FAISS - Facebook AI Similarity Search(FAISS) - is a library for efficient similarity search and clustering of dense vectors. It contains algorithms that search in sets of vectors of any size, up to ones that possibly so not fit in RAM. It also contains supporting code for evaluation and parameter tuning. 

In [18]:
from langchain_community.document_loaders import TextLoader
from langchain_community.vectorstores import FAISS
from langchain_community.embeddings import OllamaEmbeddings
from langchain_text_splitters import CharacterTextSplitter

loader = TextLoader("documents/sample.txt")
docs = loader.load()

text_splitter = CharacterTextSplitter(chunk_size=100, chunk_overlap=10)
docs_split = text_splitter.split_documents(docs)

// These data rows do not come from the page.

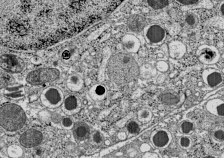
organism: C57BL Mouse
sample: Pancreatic islet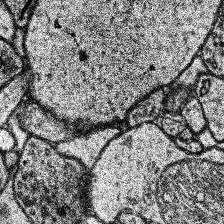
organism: Human
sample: Temporal Lobe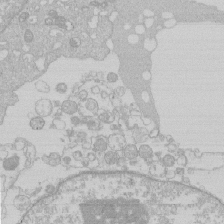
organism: Human
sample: Macrophage cells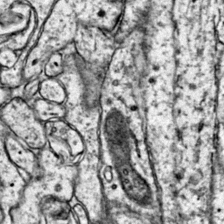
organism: Mouse
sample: Primary visual cortex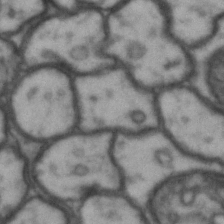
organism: Drosophila
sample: Brain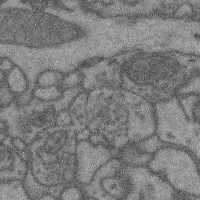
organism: Mouse
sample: Cerebral cortex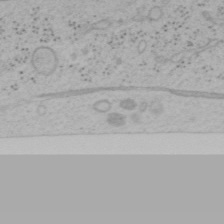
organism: Human
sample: HeLa cells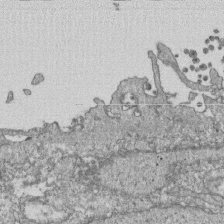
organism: Human
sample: HeLa cell HIV synapse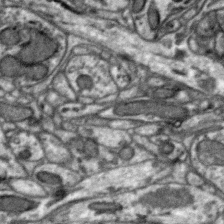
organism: Zebra finch
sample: Brain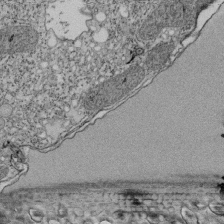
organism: Tetrahymena
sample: Cilia in tetrahymena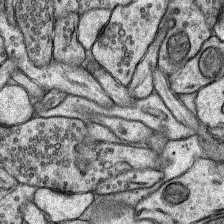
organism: Rat
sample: Hippocampus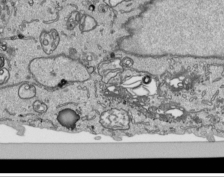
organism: Human
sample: Mitochondria in HCT116 cells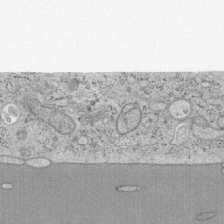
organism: Human
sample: HeLa cells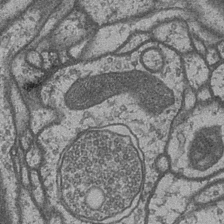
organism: Drosophila
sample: Optic medulla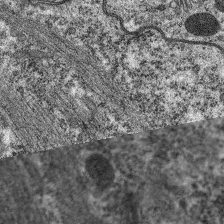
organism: C. elegans
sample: Pharynx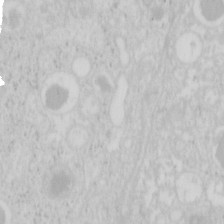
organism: Mouse
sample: Pancreas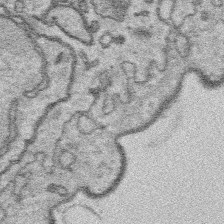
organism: Platynereis dumerilii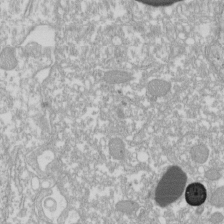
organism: Xenopus
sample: Cilia; centrioles in frog embryo cells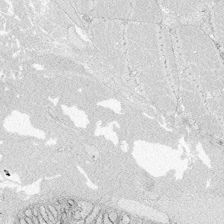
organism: Zebrafish
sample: Whole-Brain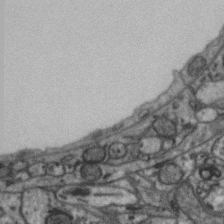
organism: Zebra finch
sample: Brain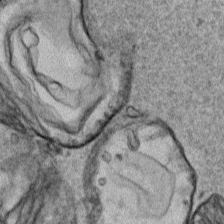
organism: Human
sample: Mitochondria in HCT116 cells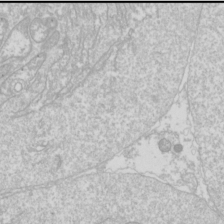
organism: Drosophila
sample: Cell division; meiosis; drosophila spermatocytes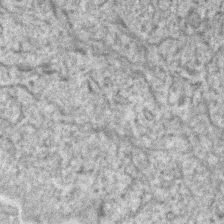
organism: Human
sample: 1205lu cells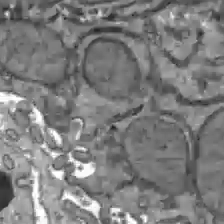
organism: C57BL Mouse
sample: Liver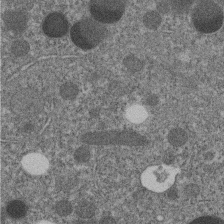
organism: C. elegans
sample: C. elegans embryo early stage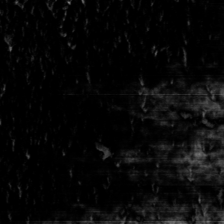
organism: Toxoplasma gondii
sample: Parasites in a vacuole inside a host cell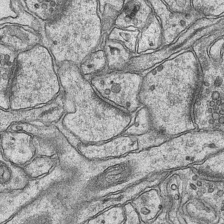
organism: Mouse
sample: CA1 Hippocampus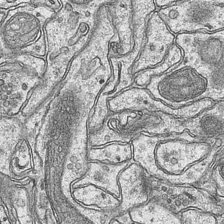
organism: Mouse
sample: CA1 Hippocampus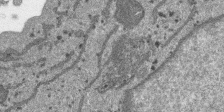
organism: Human
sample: Lung epithelial cells infected with SARS-CoV-2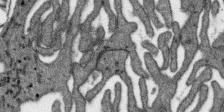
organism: Human
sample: Lung epithelial cells, uninfected (mock) control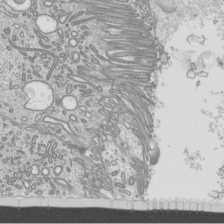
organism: Mouse
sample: Cilia; mouse epididymis

embeddings = OllamaEmbeddings(model="codellama")
db = FAISS.from_documents(docs_split, embeddings)
db.save_local("faiss_vectorstore")

In [19]:
query = "Attention mechanisms have become an integral part of compelling sequence modeling"

retrieved_docs = db.similarity_search(query, k=3)
retrieved_docs[0].page_content


'1 Introduction\nRecurrent neural networks, long short-term memory [13] and gated recurrent [7] neural networks\nin particular, have been firmly established as state of the art approaches in sequence modeling and\ntransduction problems such as language modeling and machine translation [35, 2, 5]. Numerous\nefforts have since continued to push the boundaries of recurrent language models and encoder-decoder\narchitectures [38, 24, 15].\nRecurrent models typically factor computation along the symbol positions of the input and output\nsequences. Aligning the positions to steps in computation time, they generate a sequence of hidden\nstates ht, as a function of the previous hidden state ht−1 and the input for position t. This inherently\nsequential nature precludes parallelization within training examples, which becomes critical at longer\nsequence lengths, as memory constraints limit batching across examples. Recent work has achieved\nsignificant improvements in computational efficiency th

In [20]:
for i, doc in enumerate(retrieved_docs):
    print(f"Document {i+1}:\n{doc.page_content}\n") 

Document 1:
1 Introduction
Recurrent neural networks, long short-term memory [13] and gated recurrent [7] neural networks
in particular, have been firmly established as state of the art approaches in sequence modeling and
transduction problems such as language modeling and machine translation [35, 2, 5]. Numerous
efforts have since continued to push the boundaries of recurrent language models and encoder-decoder
architectures [38, 24, 15].
Recurrent models typically factor computation along the symbol positions of the input and output
sequences. Aligning the positions to steps in computation time, they generate a sequence of hidden
states ht, as a function of the previous hidden state ht−1 and the input for position t. This inherently
sequential nature precludes parallelization within training examples, which becomes critical at longer
sequence lengths, as memory constraints limit batching across examples. Recent work has achieved
significant improvements in computational efficiency th

### As a Retriever

We can also convert the vectorstore into a Retriever class. This allows us to easily use it in other LangChain Methods, which largely work with Retrievers.

In [None]:
retriever = db.as_retriever()
retriever.invoke(query)